____ Data for the task
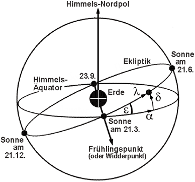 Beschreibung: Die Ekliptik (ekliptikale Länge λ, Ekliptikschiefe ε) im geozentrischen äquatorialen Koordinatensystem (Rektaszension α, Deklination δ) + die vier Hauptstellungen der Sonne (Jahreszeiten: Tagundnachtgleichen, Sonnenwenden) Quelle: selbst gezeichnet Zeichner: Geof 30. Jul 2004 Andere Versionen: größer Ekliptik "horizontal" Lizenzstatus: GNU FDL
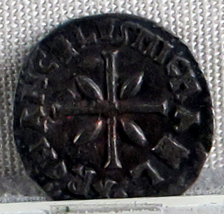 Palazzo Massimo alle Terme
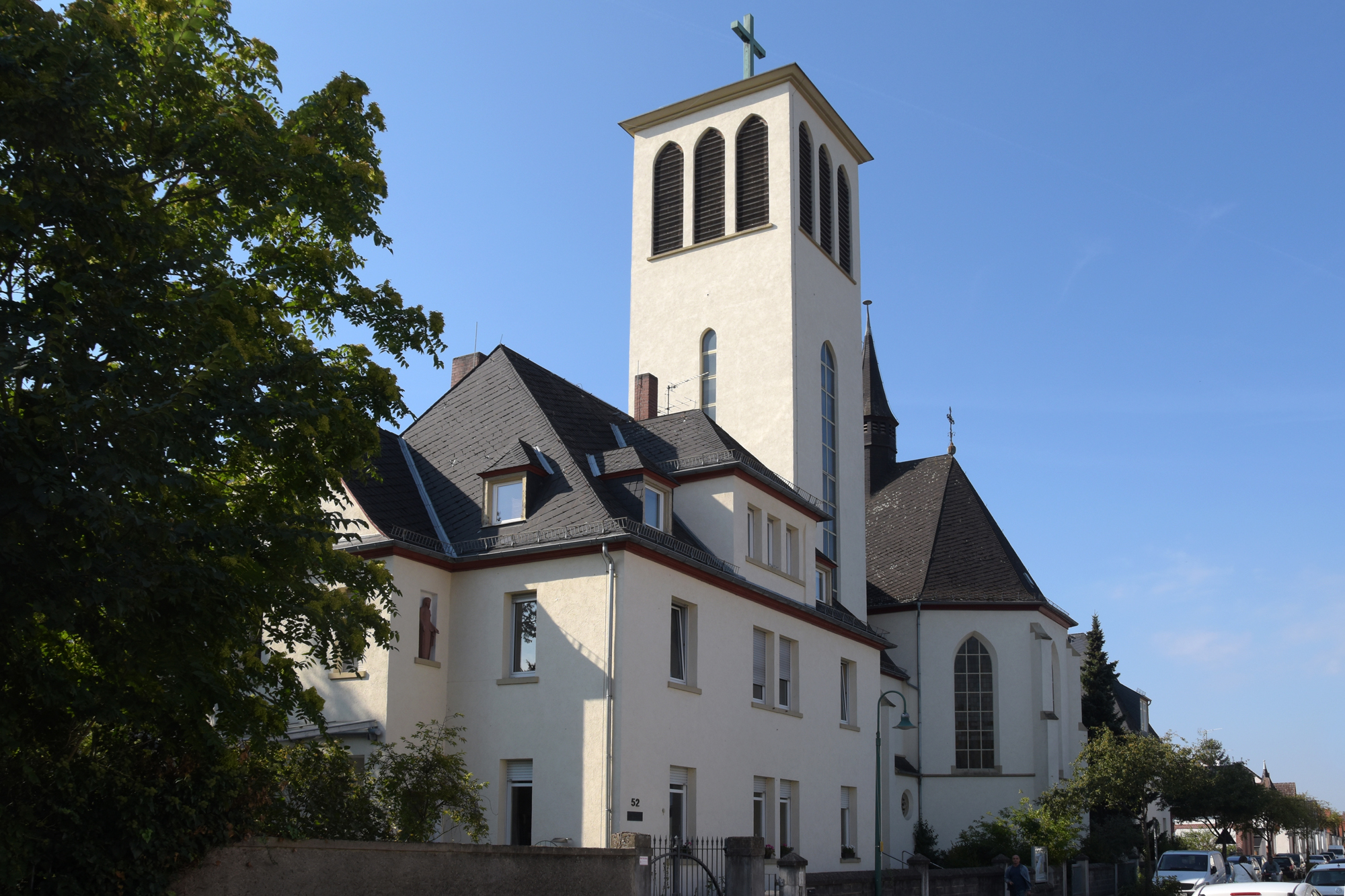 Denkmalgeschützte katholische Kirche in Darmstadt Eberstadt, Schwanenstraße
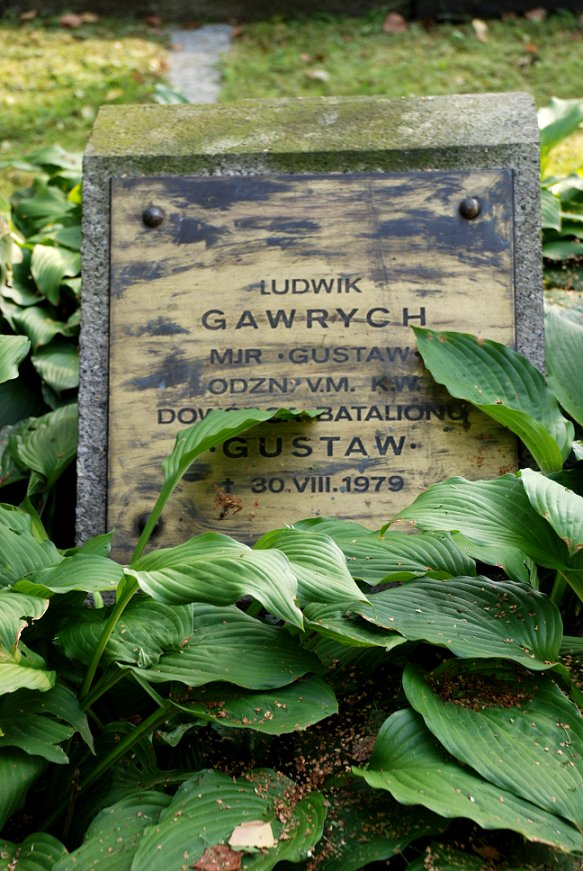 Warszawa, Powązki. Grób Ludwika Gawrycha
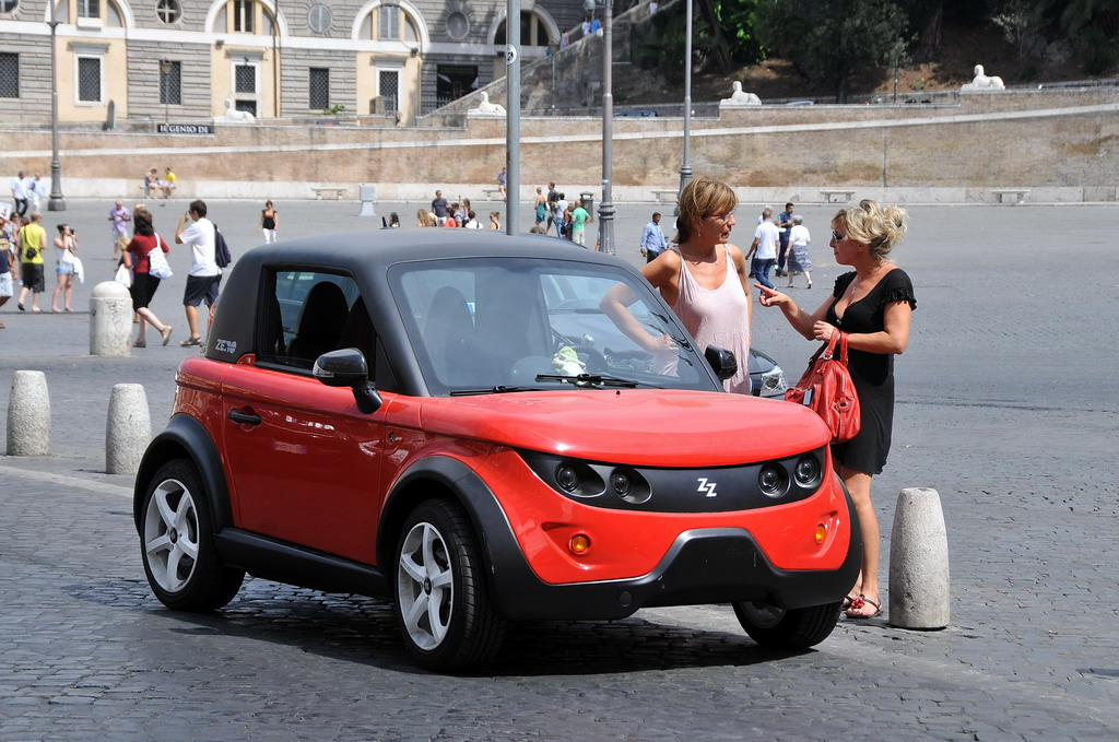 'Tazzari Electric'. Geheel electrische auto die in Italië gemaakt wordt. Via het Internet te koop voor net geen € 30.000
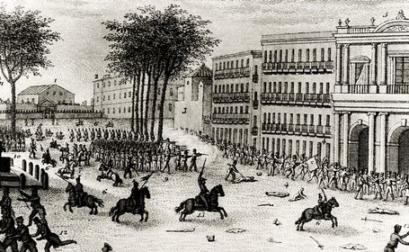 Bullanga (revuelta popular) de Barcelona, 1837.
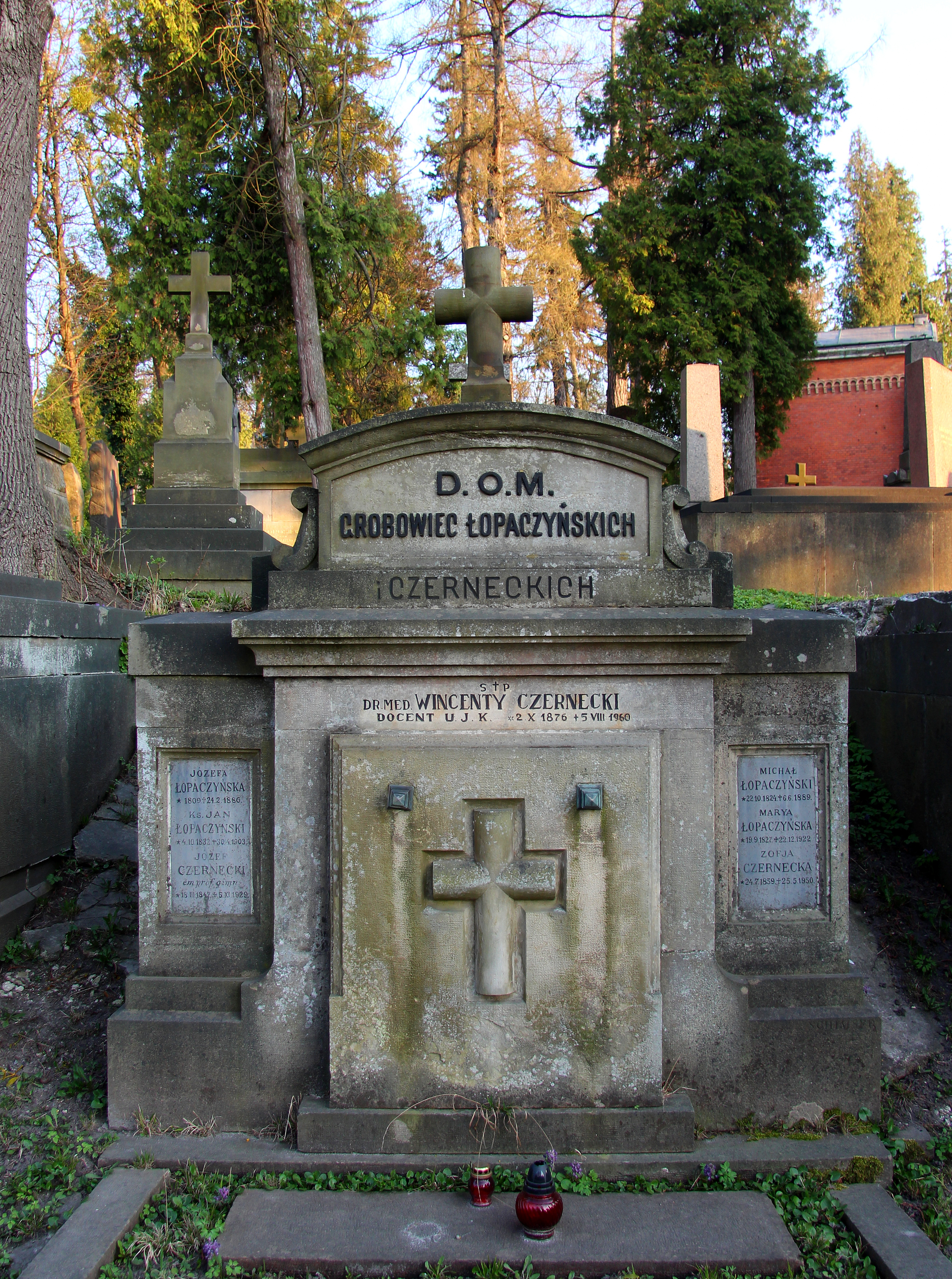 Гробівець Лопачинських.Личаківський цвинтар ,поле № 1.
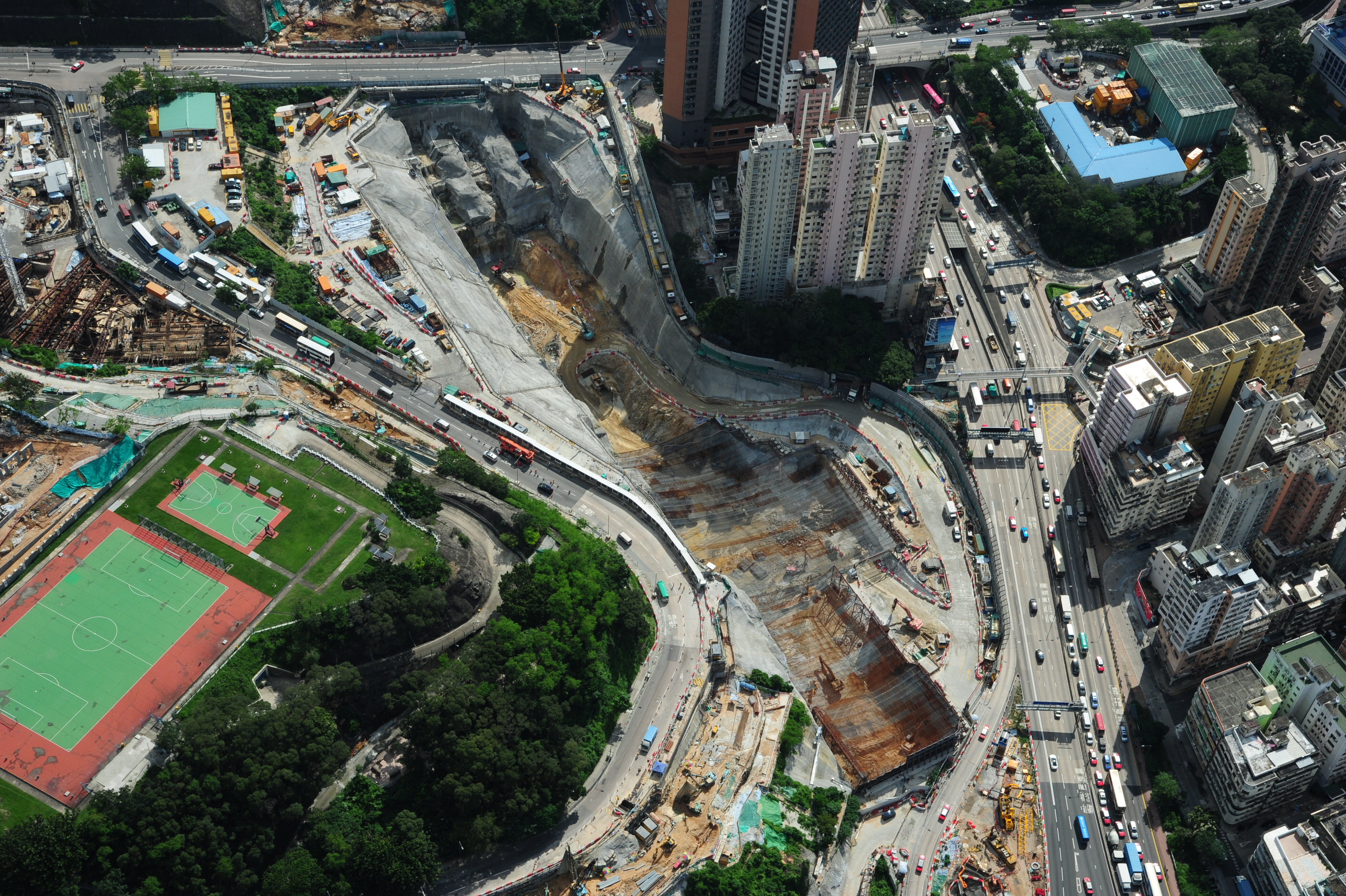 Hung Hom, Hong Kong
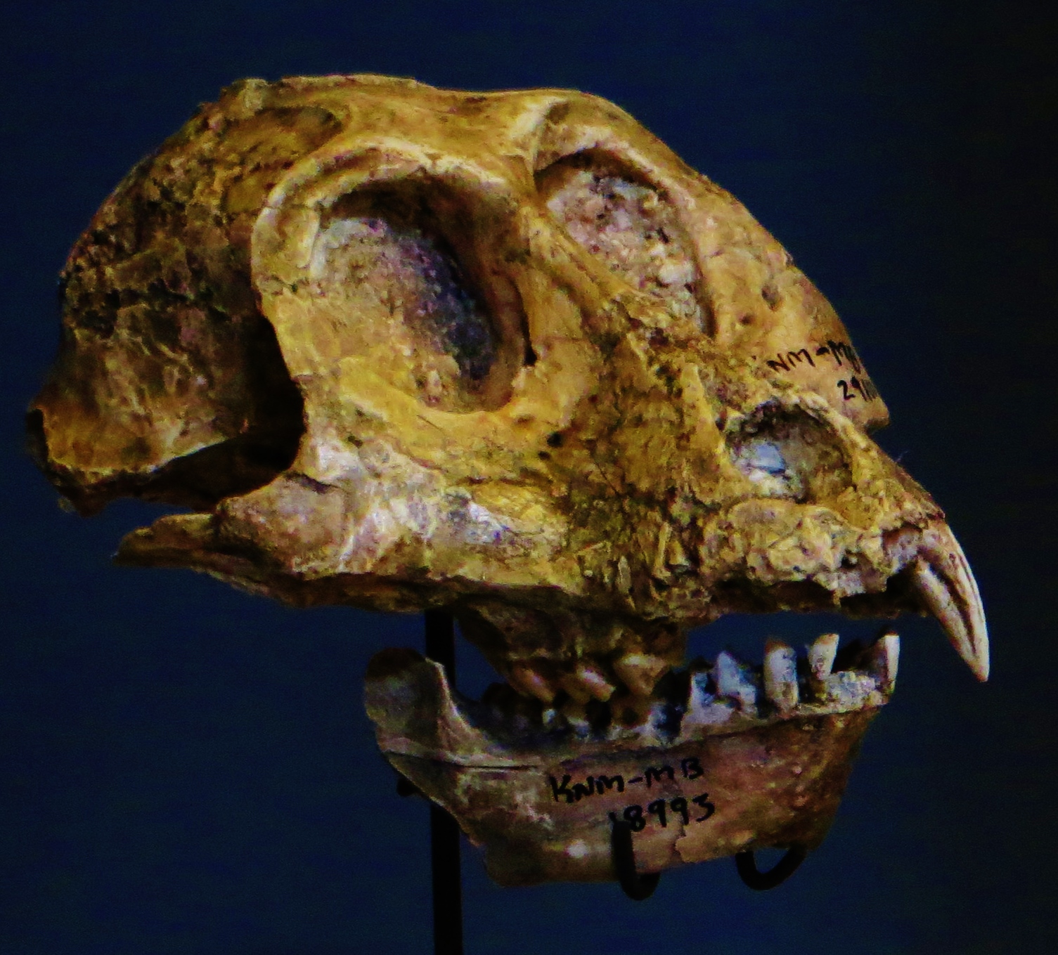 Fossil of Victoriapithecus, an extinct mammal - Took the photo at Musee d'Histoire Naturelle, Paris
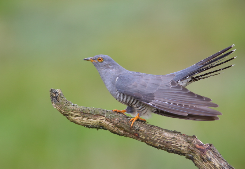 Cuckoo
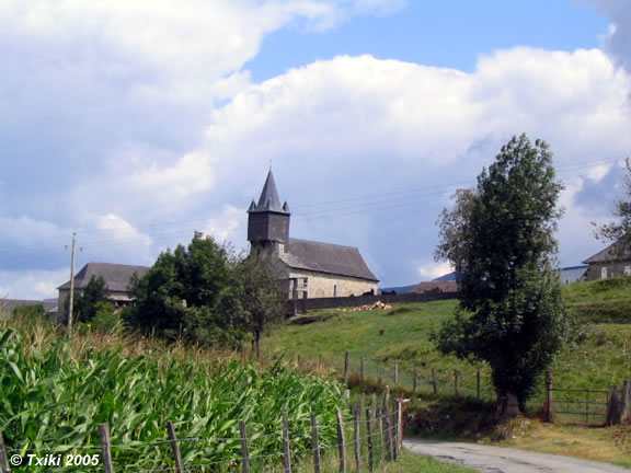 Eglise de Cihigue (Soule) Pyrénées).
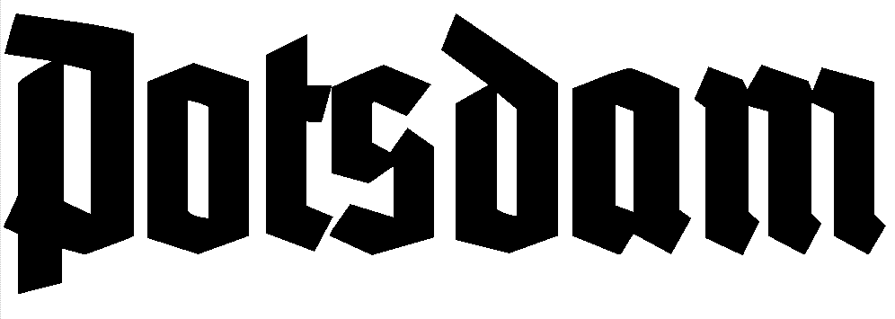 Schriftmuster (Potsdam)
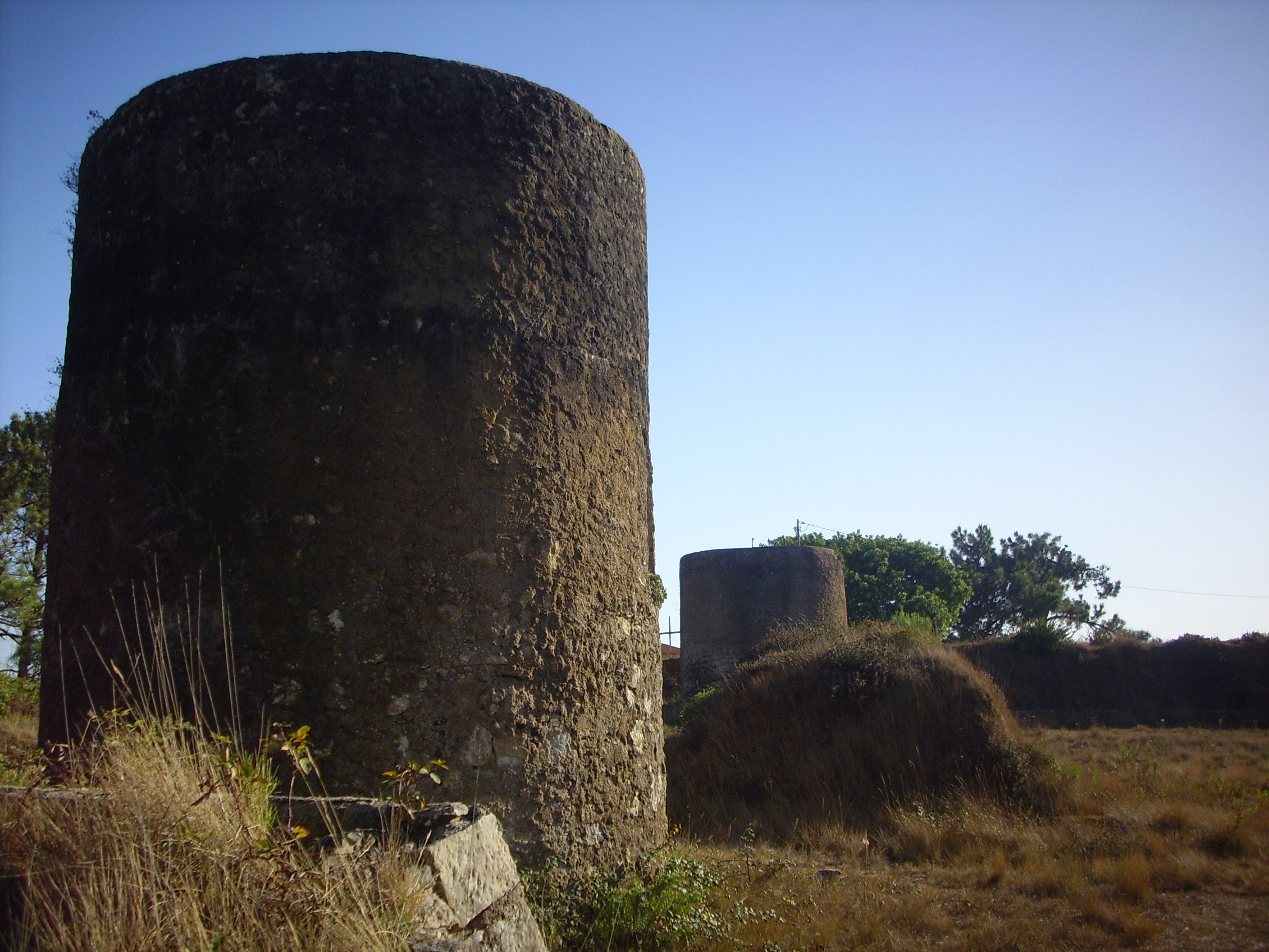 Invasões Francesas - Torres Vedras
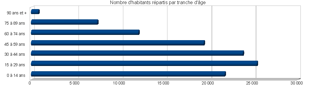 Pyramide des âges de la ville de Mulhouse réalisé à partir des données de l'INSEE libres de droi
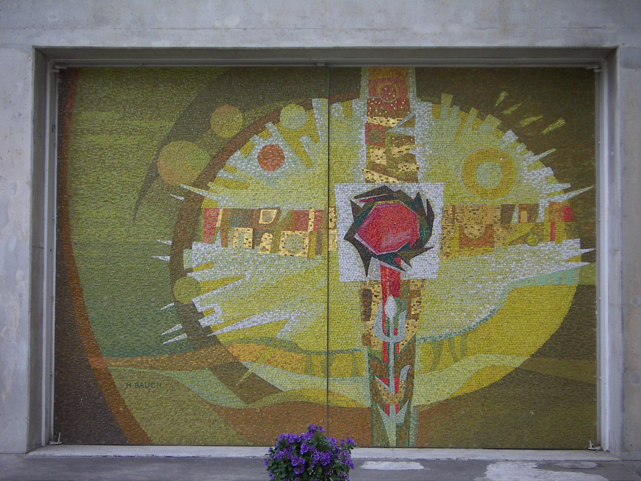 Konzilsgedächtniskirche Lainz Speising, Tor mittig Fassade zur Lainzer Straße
________
◆ What you will do: Restate, word for word and without pictures, the lines from the line containing "Warszawa, Powązki. Grób Ludwika Gawrycha" to the last line of the records above.

◆ Reply to the exercise:
 Warszawa, Powązki. Grób Ludwika Gawrycha
 'Tazzari Electric'. Geheel electrische auto die in Italië gemaakt wordt. Via het Internet te koop voor net geen € 30.000
 Bullanga (revuelta popular) de Barcelona, 1837.
 Гробівець Лопачинських.Личаківський цвинтар ,поле № 1.
 Hung Hom, Hong Kong
 Fossil of Victoriapithecus, an extinct mammal - Took the photo at Musee d'Histoire Naturelle, Paris
 Cuckoo
 Eglise de Cihigue (Soule) Pyrénées).
 Schriftmuster (Potsdam)
 Invasões Francesas - Torres Vedras
 Pyramide des âges de la ville de Mulhouse réalisé à partir des données de l'INSEE libres de droi
 Konzilsgedächtniskirche Lainz Speising, Tor mittig Fassade zur Lainzer Straße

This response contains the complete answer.